- Opening Delimiter -
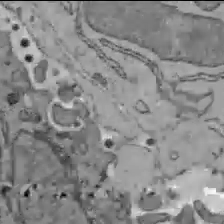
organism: C57BL Mouse
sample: Liver
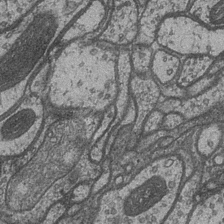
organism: Drosophila
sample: Optic medulla
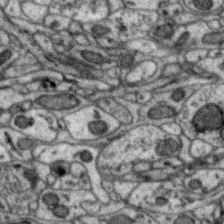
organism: Zebra finch
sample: Brain
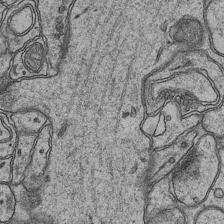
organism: Mouse
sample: CA1 Hippocampus
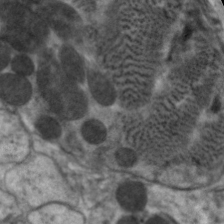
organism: C. elegans
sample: Pharynx
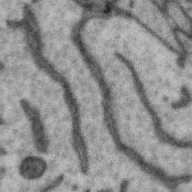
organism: Zebra finch
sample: Brain
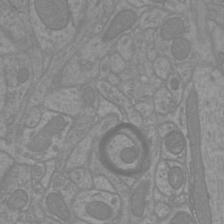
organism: Mouse
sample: Cortical neurons
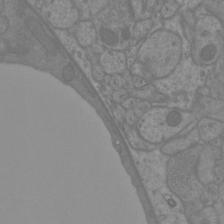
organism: Mouse
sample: Cortical neurons
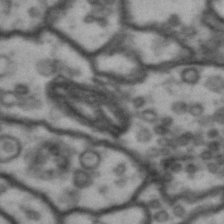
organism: Drosophila
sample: Brain
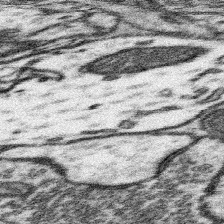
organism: Mouse
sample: Somatosensory cortex neuropil
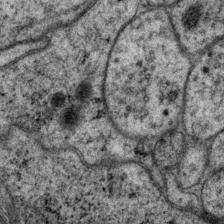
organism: P. pacificus
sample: Pharynx
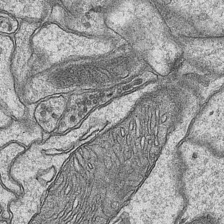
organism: Mouse
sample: CA1 Hippocampus
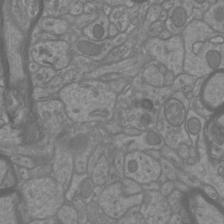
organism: Mouse
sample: Cortical neurons
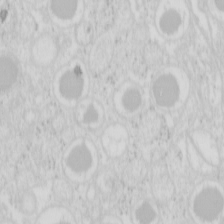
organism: Mouse
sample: Pancreas
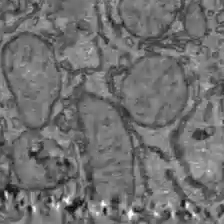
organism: C57BL Mouse
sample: Liver
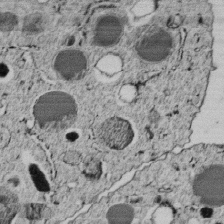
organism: C. elegans
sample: C. elegans embryo early stage
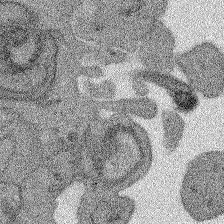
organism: Human
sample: HeLa cells
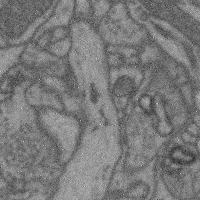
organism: Mouse
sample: Cerebral cortex
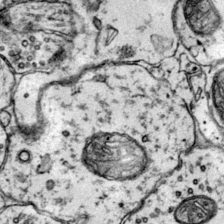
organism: Mouse
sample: Primary visual cortex
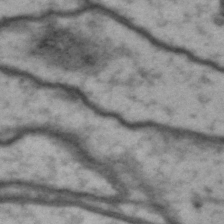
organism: Drosophila
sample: Brain
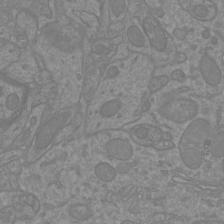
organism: Mouse
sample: Cortical neurons
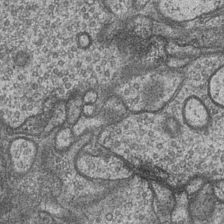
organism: Drosophila
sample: Optic medulla
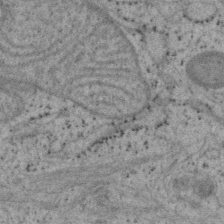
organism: Human
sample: HeLa cells
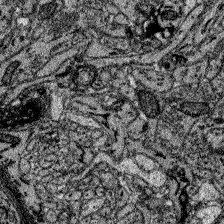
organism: Zebrafish
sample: Larval olfactory bulb
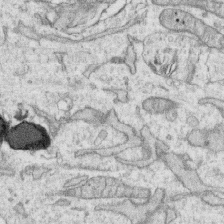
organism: Human
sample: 1205lu cells
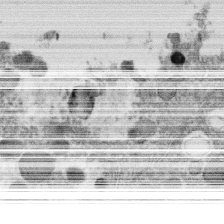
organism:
- Closing Delimiter -
## Requirement:
From the first line to the last, copy the listing above exactly, dropping all images.

## Written solution:
organism: C57BL Mouse
sample: Liver
organism: Drosophila
sample: Optic medulla
organism: Zebra finch
sample: Brain
organism: Mouse
sample: CA1 Hippocampus
organism: C. elegans
sample: Pharynx
organism: Zebra finch
sample: Brain
organism: Mouse
sample: Cortical neurons
organism: Mouse
sample: Cortical neurons
organism: Drosophila
sample: Brain
organism: Mouse
sample: Somatosensory cortex neuropil
organism: P. pacificus
sample: Pharynx
organism: Mouse
sample: CA1 Hippocampus
organism: Mouse
sample: Cortical neurons
organism: Mouse
sample: Pancreas
organism: C57BL Mouse
sample: Liver
organism: C. elegans
sample: C. elegans embryo early stage
organism: Human
sample: HeLa cells
organism: Mouse
sample: Cerebral cortex
organism: Mouse
sample: Primary visual cortex
organism: Drosophila
sample: Brain
organism: Mouse
sample: Cortical neurons
organism: Drosophila
sample: Optic medulla
organism: Human
sample: HeLa cells
organism: Zebrafish
sample: Larval olfactory bulb
organism: Human
sample: 1205lu cells
organism:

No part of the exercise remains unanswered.